<本居宣長批判> 本居宣長は「古事記伝」で、仏教を退け儒教を排し、中国の書物の理屈で日本の神代の人知を超えた不思議さを論じるな、と騒ぎ立て、天照大神が太陽の化身で(皇室は)その天孫である、と主張する。(本居氏はさらに)伊勢の大宮は日輪(太陽)でいらっしゃるので、日本はもちろん高麗、唐土、天竺などあらゆる国々がこの神を拝して感謝するべきなのに、外国人たちはそんな道理も知らないとはあさましいことだ、とも述べる。こういった本居氏の論理は牽強付会ばかりだ。・・・ああ神道を学んで博学と見える人も、なんでこんなに愚かなのだろう。・・・天照大神が日本を照らすのは疑いないにしても、どうして全世界を照らすと言うことができよう。(「第三巻 神代 一、二」より)
<西洋人の怖さ> 欧羅巴(ヨーロッパ)の国々は外国を奪って自分の属国にし、代官を置いてこれを治め、諸国通商の便とする・・・彼らの底意(下心)を知っておかなければいけない。恐ろしいことではないか。(第二巻 地理 廿)

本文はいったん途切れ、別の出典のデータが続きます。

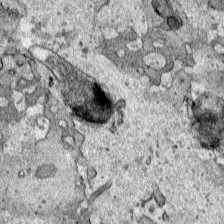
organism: Human
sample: Mitochondria in HCT116 cells
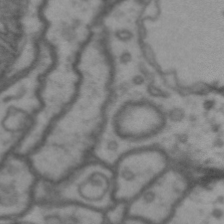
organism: Drosophila
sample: Brain
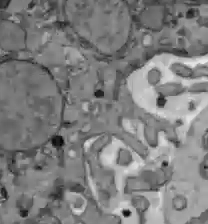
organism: C57BL Mouse
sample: Liver
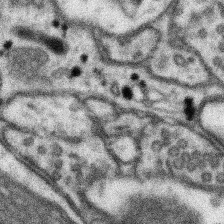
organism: Mouse
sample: Somatosensory cortex neuropil
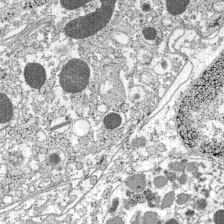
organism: C57BL Mouse
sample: Pancreatic islet
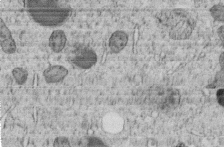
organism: C. elegans
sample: C. elegans embryo early stage
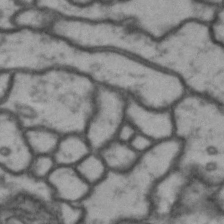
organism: Drosophila
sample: Brain
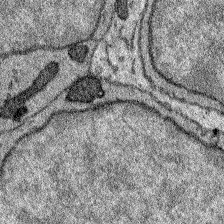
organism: Zebrafish
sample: Larval olfactory bulb
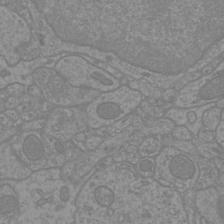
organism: Mouse
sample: Cortical neurons
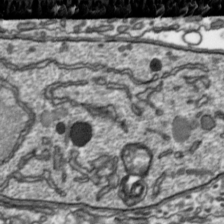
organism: Toxoplasma gondii
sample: Parasites in a vacuole inside a host cell
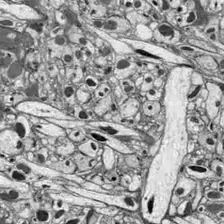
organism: Drosophila
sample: Optic lobe
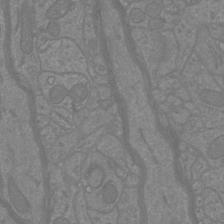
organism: Mouse
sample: Cortical neurons
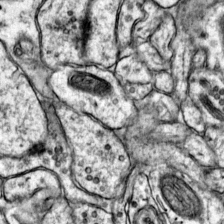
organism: Mouse
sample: Primary visual cortex
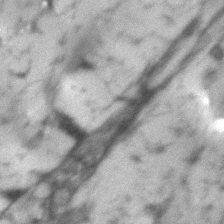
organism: Human
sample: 1205lu cells
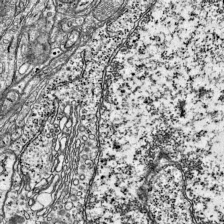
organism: Mouse
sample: Visual Cortex
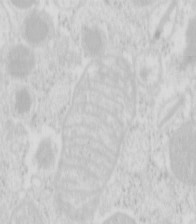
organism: Mouse
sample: Pancreas
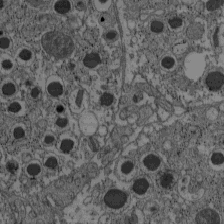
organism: C57BL Mouse
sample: Pancreatic islet
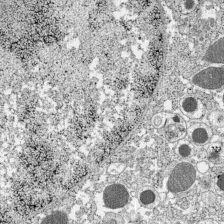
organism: C57BL Mouse
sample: Pancreatic islet
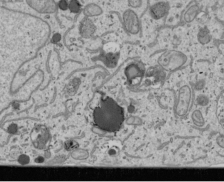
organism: Human
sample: Mitochondria in U2OS cells
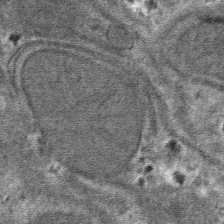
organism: Mouse
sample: Mouse hepatocytes
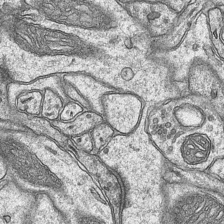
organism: Mouse
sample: CA1 Hippocampus
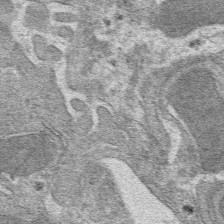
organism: Mouse
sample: Mouse hepatocytes
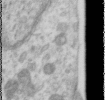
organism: Human
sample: Cilia; basal body in RPE cells
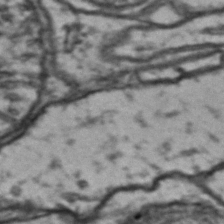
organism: Drosophila
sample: Brain
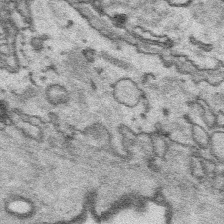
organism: Platynereis dumerilii
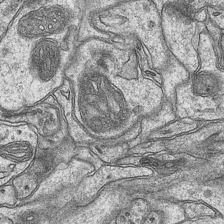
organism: Mouse
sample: CA1 Hippocampus
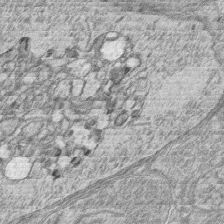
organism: Zebrafish
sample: synaptic ribbons in rod cells and cone cells
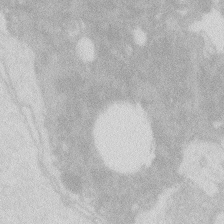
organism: Zebrafish
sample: Macrophage
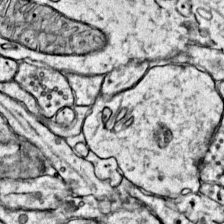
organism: Mouse
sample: Primary visual cortex
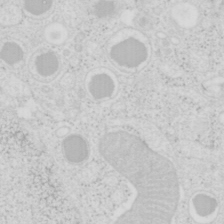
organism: Mouse
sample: Pancreas
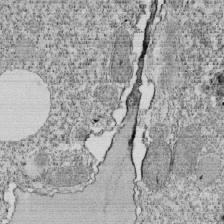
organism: Tetrahymena
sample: Cilia in tetrahymena
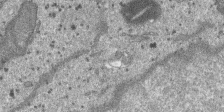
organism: Human
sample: Lung epithelial cells infected with SARS-CoV-2
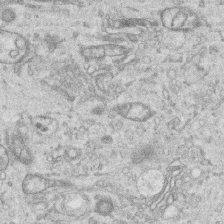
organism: Human
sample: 1205lu cells
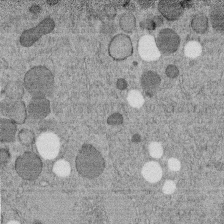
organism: C. elegans
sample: C. elegans embryo early stage
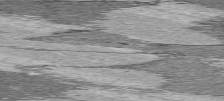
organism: C57BL Mouse
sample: Heart
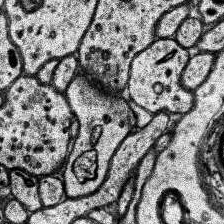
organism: Human
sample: Temporal Lobe
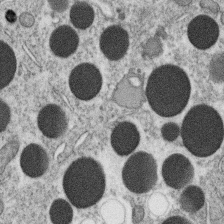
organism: C. elegans
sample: C. elegans oocyte; sperm cells
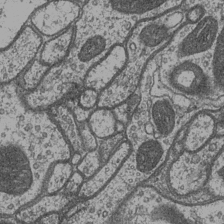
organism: Drosophila
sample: Optic medulla
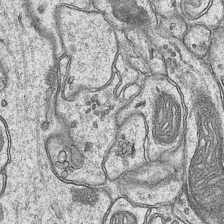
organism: Mouse
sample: CA1 Hippocampus
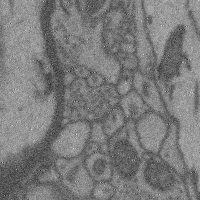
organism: Mouse
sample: Cerebral cortex
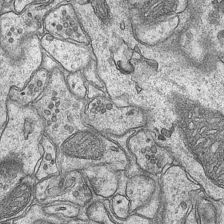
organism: Mouse
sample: CA1 Hippocampus
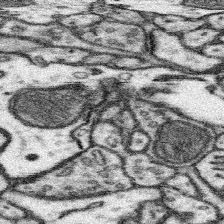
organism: Mouse
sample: Somatosensory cortex neuropil
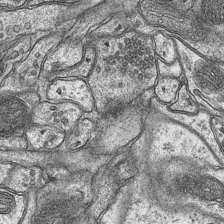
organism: Mouse
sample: CA1 Hippocampus
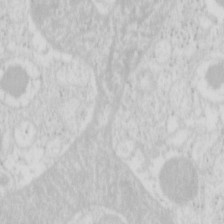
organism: Mouse
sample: Pancreas
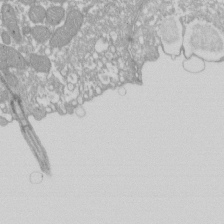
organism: Xenopus
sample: Cilia; centrioles in frog embryo cells
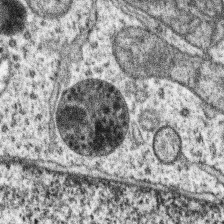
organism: Human
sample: HeLa cells
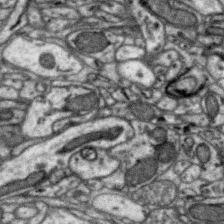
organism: Zebra finch
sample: Brain
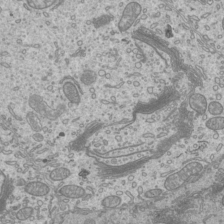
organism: Mouse
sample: Cilia; mouse epididymis
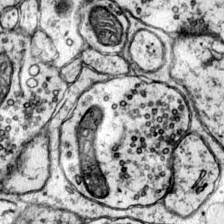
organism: Mouse
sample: Primary visual cortex
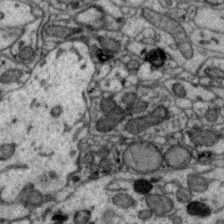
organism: Zebra finch
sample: Brain
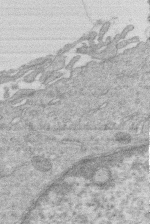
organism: Human
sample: Macrophage cells
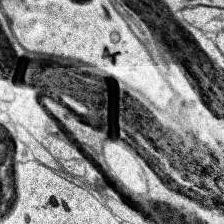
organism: Human
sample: Temporal Lobe
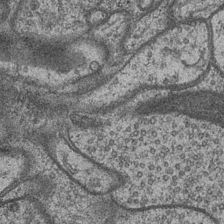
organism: Drosophila
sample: Optic medulla
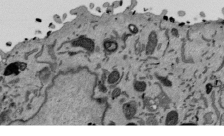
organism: Mouse
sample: ED-1 cell nuclei; centrioles
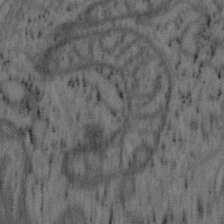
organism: Human
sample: HeLa cells
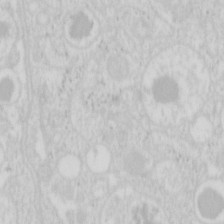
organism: Mouse
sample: Pancreas
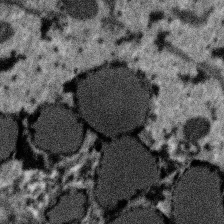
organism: Human
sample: Lung epithelial cells infected with SARS-CoV-2
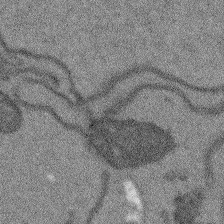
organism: Arabidopsis thaliana
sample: Root tip
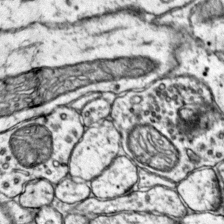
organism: Mouse
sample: Primary visual cortex
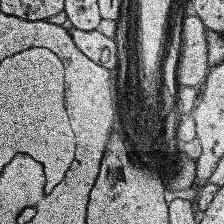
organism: Human
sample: Temporal Lobe
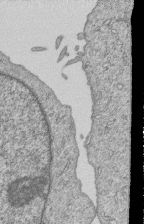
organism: Human
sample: MDA-MB-231 cells
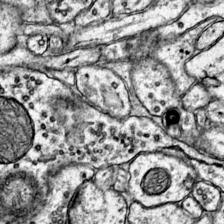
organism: Mouse
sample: Primary visual cortex
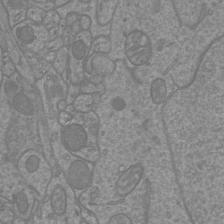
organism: Mouse
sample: Cortical neurons
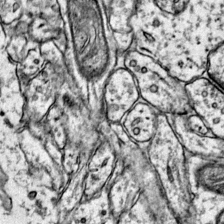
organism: Mouse
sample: Primary visual cortex
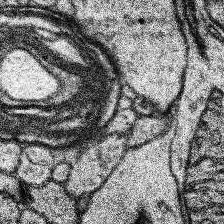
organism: Human
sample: Temporal Lobe
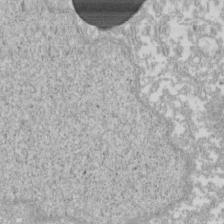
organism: Xenopus
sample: Cilia; centrioles in frog embryo cells
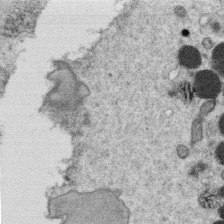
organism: C. elegans
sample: C. elegans oocyte; sperm cells
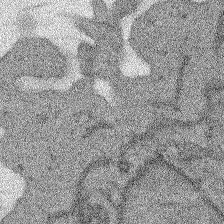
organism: Human
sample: HeLa cells
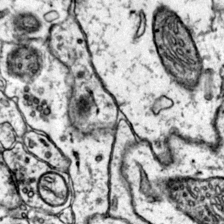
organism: Mouse
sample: Primary visual cortex
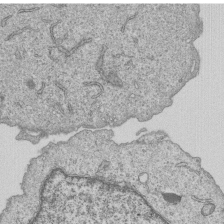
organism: Human
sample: MDA-MB-231 cells
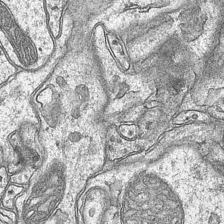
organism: Mouse
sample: CA1 Hippocampus
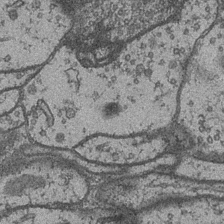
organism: Drosophila
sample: Optic medulla
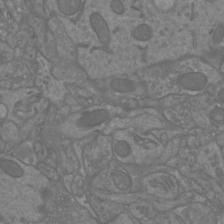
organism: Mouse
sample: Cortical neurons
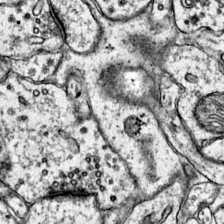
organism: Mouse
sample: Primary visual cortex
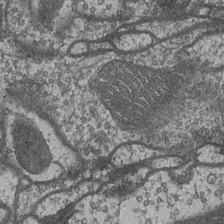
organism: Drosophila
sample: Optic medulla
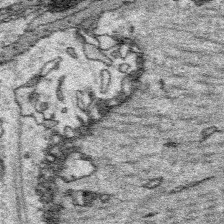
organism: Platynereis dumerilii
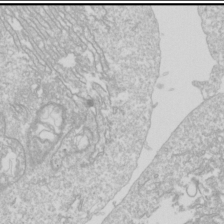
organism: Drosophila
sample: Cell division; meiosis; drosophila spermatocytes
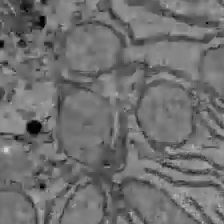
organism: C57BL Mouse
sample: Liver
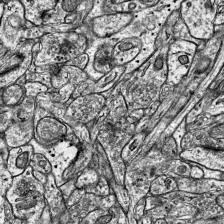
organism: Mouse
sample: Visual Cortex
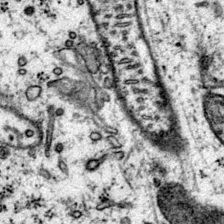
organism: Mouse
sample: Primary visual cortex
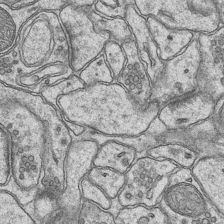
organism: Mouse
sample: CA1 Hippocampus
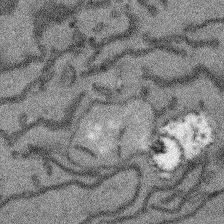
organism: Arabidopsis thaliana
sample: Root tip
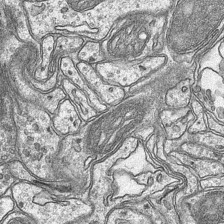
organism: Mouse
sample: CA1 Hippocampus
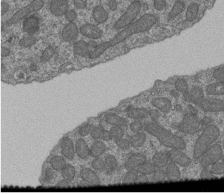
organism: Human
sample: Retinal organoid Rod and Cone cells
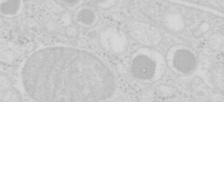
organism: Mouse
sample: Pancreas
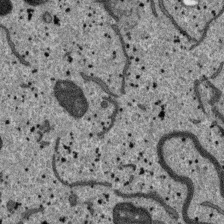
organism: Human
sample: Lung epithelial cells, uninfected (mock) control
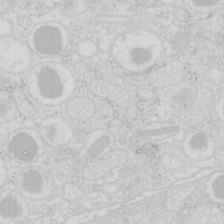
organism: Mouse
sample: Pancreas
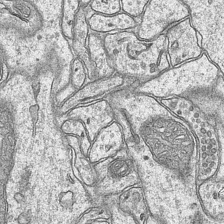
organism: Mouse
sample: CA1 Hippocampus
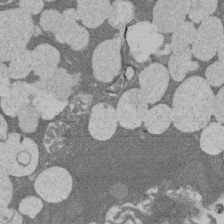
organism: Rat
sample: Salivary granule
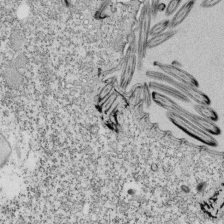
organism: Tetrahymena
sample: Cilia in tetrahymena
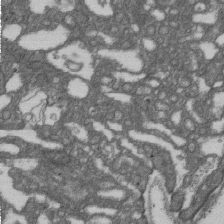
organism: Drosophila
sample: Nephrocyte
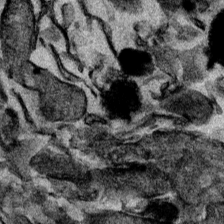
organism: Mouse
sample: Cancer cell death in ED-1 cells
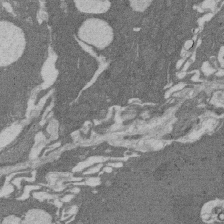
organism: Rat
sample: Salivary granule
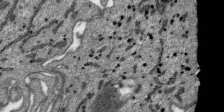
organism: Human
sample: Lung epithelial cells, uninfected (mock) control
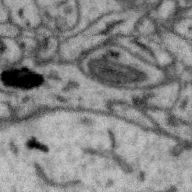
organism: Zebra finch
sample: Brain
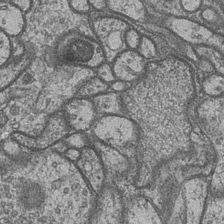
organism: Drosophila
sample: Optic medulla
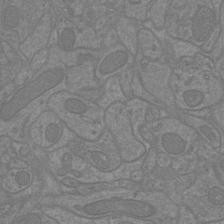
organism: Mouse
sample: Cortical neurons
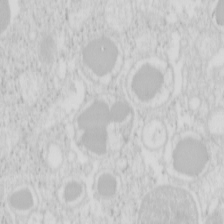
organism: Mouse
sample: Pancreas
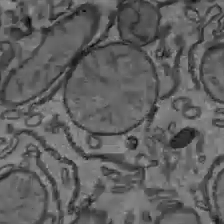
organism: C57BL Mouse
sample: Liver
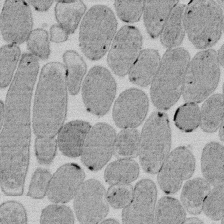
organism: E. coli
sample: Bacterial nucleoid
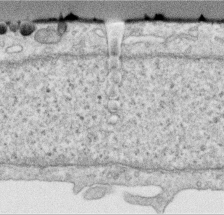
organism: Human
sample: Centriole in RPE cells
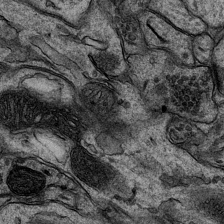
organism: Mouse
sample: CA1 Hippocampus
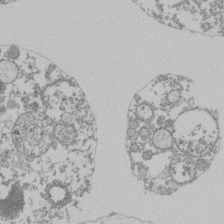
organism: Mouse
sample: Activated Pmel transgenic CD8+ T Cells
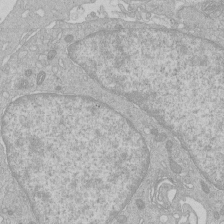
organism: Human
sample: Macrophage cells
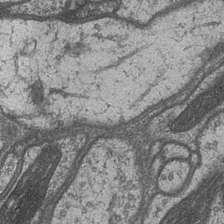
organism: Drosophila
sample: Optic medulla
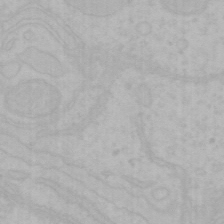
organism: Mouse
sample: Choroid plexus
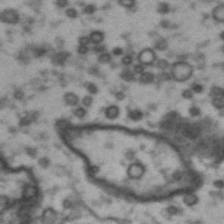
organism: Drosophila
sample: Brain
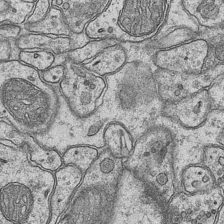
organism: Mouse
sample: CA1 Hippocampus
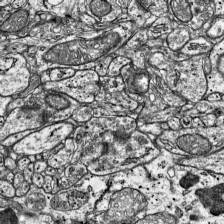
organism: Mouse
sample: Visual Cortex
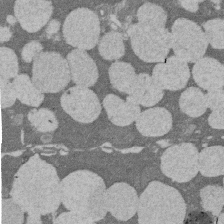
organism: Rat
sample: Salivary granule
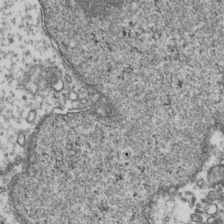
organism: Human
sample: Activated Jurkat CD4+ T cells
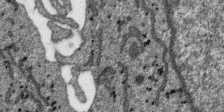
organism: Human
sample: Lung epithelial cells infected with SARS-CoV-2
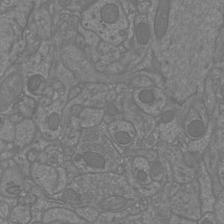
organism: Mouse
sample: Cortical neurons
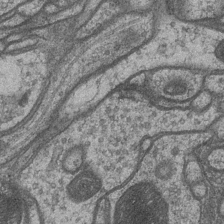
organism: Drosophila
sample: Optic medulla
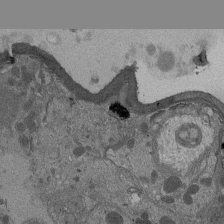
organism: Drosophila
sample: Antenna
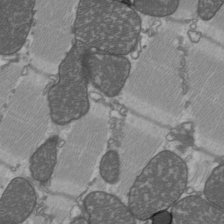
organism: C57BL Mouse
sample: Heart
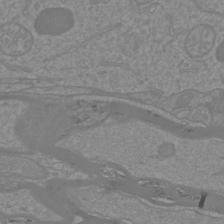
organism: Mouse
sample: Cortical neurons
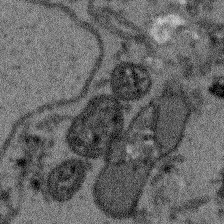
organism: Arabidopsis thaliana
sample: Root tip
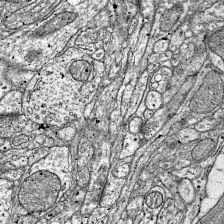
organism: Mouse
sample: Visual Cortex
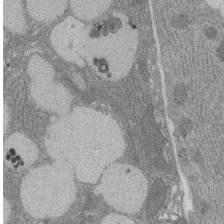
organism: Rat
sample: Salivary granule
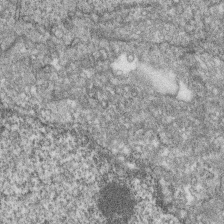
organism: Zebrafish
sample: Cilia; retinal pigment epithelium
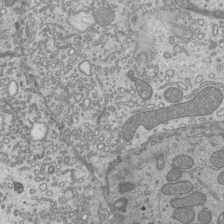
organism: Mouse
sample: Cilia; mouse epididymis
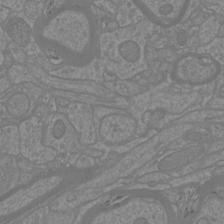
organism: Mouse
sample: Cortical neurons
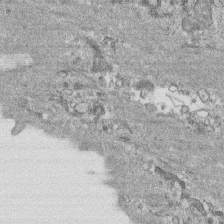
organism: Human
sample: CRL-1474
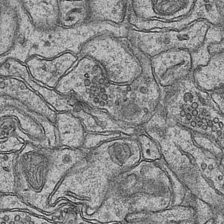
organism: Mouse
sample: CA1 Hippocampus
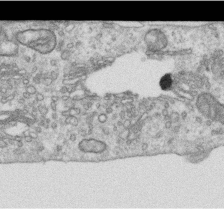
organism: Human
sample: Centriole in RPE cells
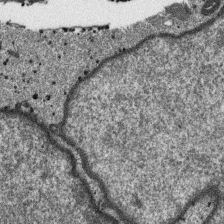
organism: Human
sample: Lung epithelial cells infected with SARS-CoV-2
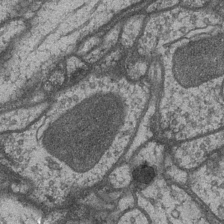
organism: Drosophila
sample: Optic medulla
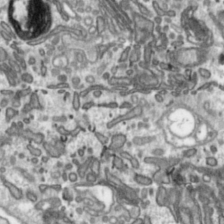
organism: Toxoplasma gondii
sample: Parasites in a vacuole inside a host cell
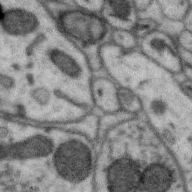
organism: Zebra finch
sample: Brain
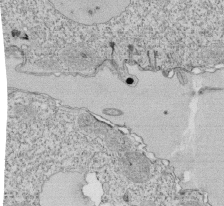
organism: Tetrahymena
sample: Cilia in tetrahymena
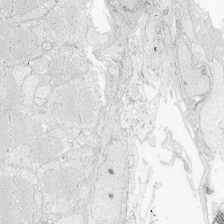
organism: Zebrafish
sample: Whole-Brain
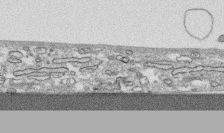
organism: Human
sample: CRL-1474
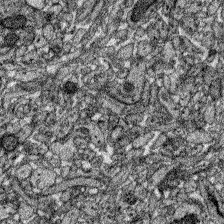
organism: Zebrafish
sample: Larval olfactory bulb
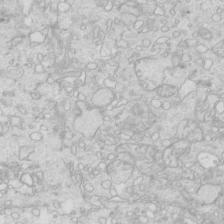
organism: Mouse
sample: Multiciliated cells
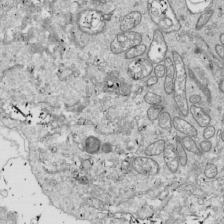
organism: Drosophila
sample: Cell division; meiosis; drosophila spermatocytes
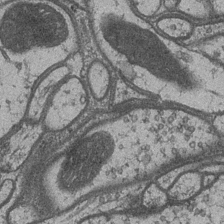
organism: Drosophila
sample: Optic medulla
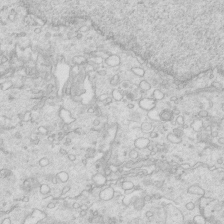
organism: Mouse
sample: Multiciliated cells
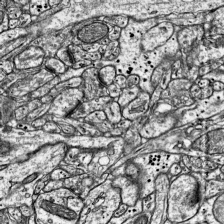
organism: Mouse
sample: Visual Cortex
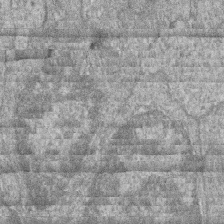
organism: Zebrafish
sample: Cilia; retinal pigment epithelium
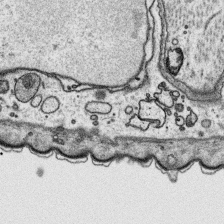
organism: Platynereis dumerilii
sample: Parapodia
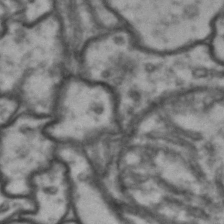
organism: Drosophila
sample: Brain
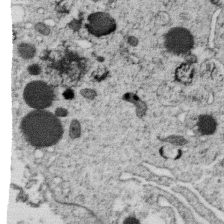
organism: C. elegans
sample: C. elegans oocyte; sperm cells
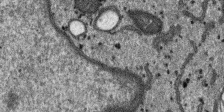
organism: Human
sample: Lung epithelial cells infected with SARS-CoV-2
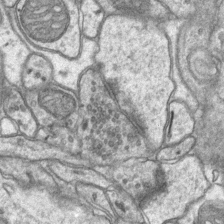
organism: Mouse
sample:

<日本と西洋の比較> (1804年にわずか7、80人の従卒と、ペテルブルクから西回りコースで長崎に来て通商を求めた、ロシア人ニコライ・レザノフの「智術の逞しい」ことに触れた後)日本や中国の人は幼い時から字の勉強をするけれども一生かかっても全部知ることはできず、そのほかにも仏教、詩歌、茶の湯、謡曲、舞楽をはじめとして無用の稽古や諸芸諸術に日々を費やし、また自分の仕事の為に諸芸や諸行に努め、誠実に忠孝仁義を学ぶ、それほどしても身を修めることができない。まして、天文や地理などの事象の意味や道理の知識を得て通じることなどなおさらできない。・・・世界の諸国のおおよそのことも知らない。ただ自分の国の風俗や今の有様だけがいいのだと思い込み、天変地異や外国で大事が起きたら、どうしていいかわからず驚き怖れるだけで、漫然と日々を過ごしていくのは残念なことだ。西洋「欧羅巴」の人たちは、世界中を周り、天文(天空に起こるさまざまな現象)を解明し地理を調べ、世界全体の概要を把握し、忠孝仁義のことはもちろん、物の道理を極め知的判断力を高めることだけに没頭して、諸芸・諸術など無用なことに時間をかけることはせず、文字はたったの26字で、大文字、小文字、筆記体、数字など合わせて100字ばかりなので、10歳になるまでに全部習得して、その後は知識を深め物事を習うことに向かうので、知識・技術の幅広いことが理解できるだろう。(第二巻 地理 十九)なるほど、このような現実的で合理主義の考え方が、明治初めの前島密などの考えにつながったのか。
さし米というのは米を吟味するときに、俵へさしというものを差し入れて、俵の中の米を見ることである。さしというのは、竹の筒で作ったもので、先端をそいで俵へ入りやすいように作って、俵へ差し入れるものである。このさしを俵へさすと、竹の筒の中へ米が入るから、右に述べたさしを抜いて手に米を受けて見るのである。(稽古談、現代語訳、p.374)蟠桃が仙台藩に願い出たのは、一俵につき一合の減り米をください、ということだった。この部分青陵の説明では次のようになっている。
さて米がこぼれるのは、さし米をするからである。だから、さし米というのは、いっこうに米が減らないようにはならないものだ。ところで升小の願いは、一俵につき一合のさし米ということである。一俵の米を三ヵ所でさしてみるから、一合の減り米が出る、これをさし米というのである。この一俵につき一合の減り米を升平に下さるように願ったのである。(稽古談、現代語訳、p.375)ここで「升小」は蟠桃、「升平」というのは升屋主人平右衛門のことだ。どうもはっきりしないのだが、「さし米」というのは、吟味の為に竹を差し入れることのはずなのに、ここでの書き方ではさし米によってこぼれ落ちる「減り米」を「さし米」と呼んでいる。多分、こういうことではないだろうか。「一俵の米を仙台、銚子、江戸の三ヵ所で吟味します、その時にこぼれ落ちる米(減り米)をおよそ米一俵につき一合として、私どもにいただけないでしょうか、吟味にかかるもろもろの費用に充当したいと思うのですが」と。